Teleman was heading directly north across the Baltic toward the Gulf of Bothnia. He would fly up the length of the gulf, then over the curve of the Scandinavian Peninsula where Sweden joined Finland. By following the twenty-fifth meridian due north, in less than two hours he would enter Norwegian airspace north of Finland. Then, twenty minutes flying time later, he would rendezvous with the Robert F. Kennedy off the North Cape, completing a twelve-thousand-mile round trip, dump his information, and head home.
“And a damn good thing, too,” Teleman said aloud to hear his own voice. Rendezvous was still some 2500 miles away and the gauge needles for his main tanks were already well into the empty zone. Shortly he would have to switch to the reserve tanks with their two-thousand-mile additional range. By that time, he figured on his knee pad, he should be somewhere in the vicinity of the Finnish coast. He was also going to come onto the rendezvous point nearly thirty minutes late. Teleman wondered how the ship was going to take that. He hoped to hell that they would have a refueler standing by. The flight plans be had been given hours ago called for him to swing west and rendezvous with the tanker over Iceland. At this rate he would be lucky to make the Cape. Directly below, he caught a fading glimpse of Gotland sliding through the clouds. The cloud cover was closing down fast and he wondered idly whether or not he would be able to see the lights of Stockholm as he passed over the city.

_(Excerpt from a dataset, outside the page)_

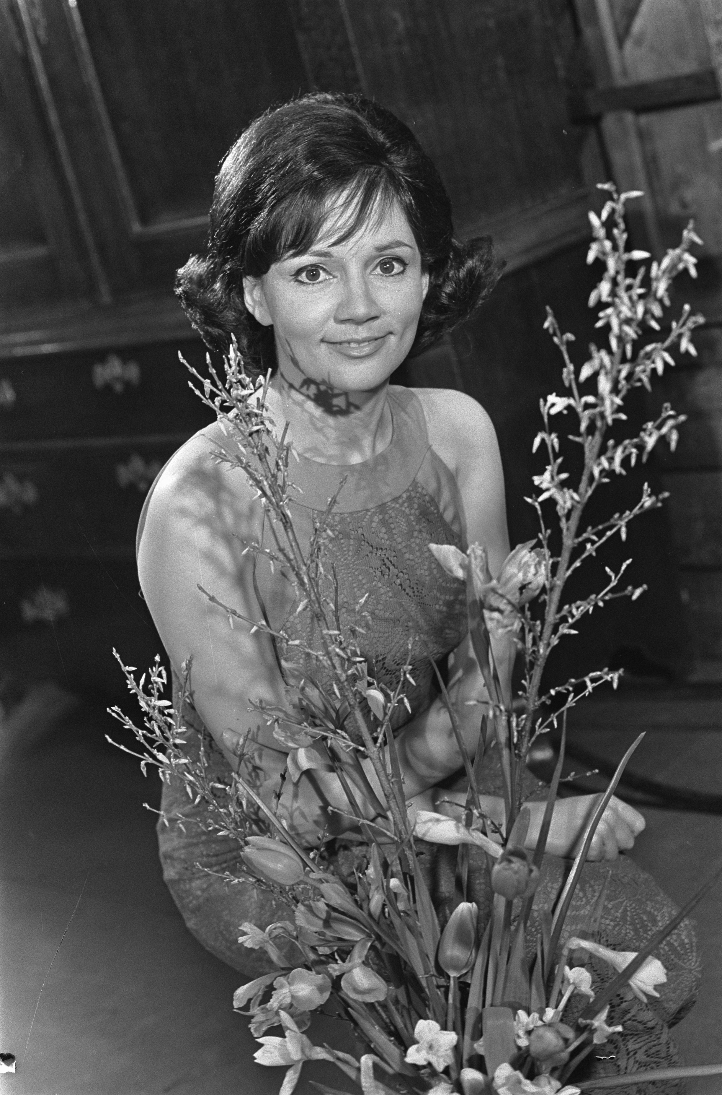 Collectie / Archief : Fotocollectie Anefo Reportage / Serie : [ onbekend ] Beschrijving : Thérèse Steinmetz tijdens repetitie voor Nederlands Songfestival Datum : 22 februari 1967 Trefwoorden : portretten, repetities, songfestivals, zangeressen Persoonsnaam : Steinmetz, Thérèse Fotograaf : Nijs, Jac. de / Anefo, [onbekend] Auteursrechthebbende : Nationaal Archief Materiaalsoort : Negatief (zwart/wit) Nummer archiefinventaris : bekijk toegang 2.24.01.05 Bestanddeelnummer : 920-0999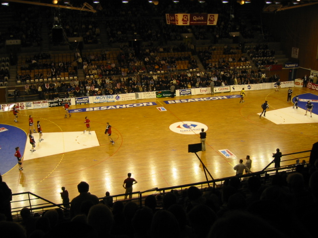 Match de Handball féminin avec l'ESB au Palais des Sports de Besancon

The run into and across the Soviet Union had not been disastrous after all. It appeared that he had lost his tail over Iran, since the last Falcon had dropped down at the end of its ten-minute run and none had come up to take its place. Perhaps they were figuring that they had scared him badly enough when he fell off into Afghanistan and had decided to opt for the Indian Ocean. He sincerely hoped so: He had flown the tightrope between Tehran and the radar base at Gurgan, and then out over the Caspian Sea without being spotted. East of Baku he almost had heart failure when a blip showed up suddenly on his screen and the readout put it at 150 miles distant. It had turned out to be nothing more than a fragment of the same ice cloud he had used for cover, but even so it was several minutes before the adrenaline stopped playing hockey in his bloodstream. Teleman was sure that he had nearly blown out the PCMS unit.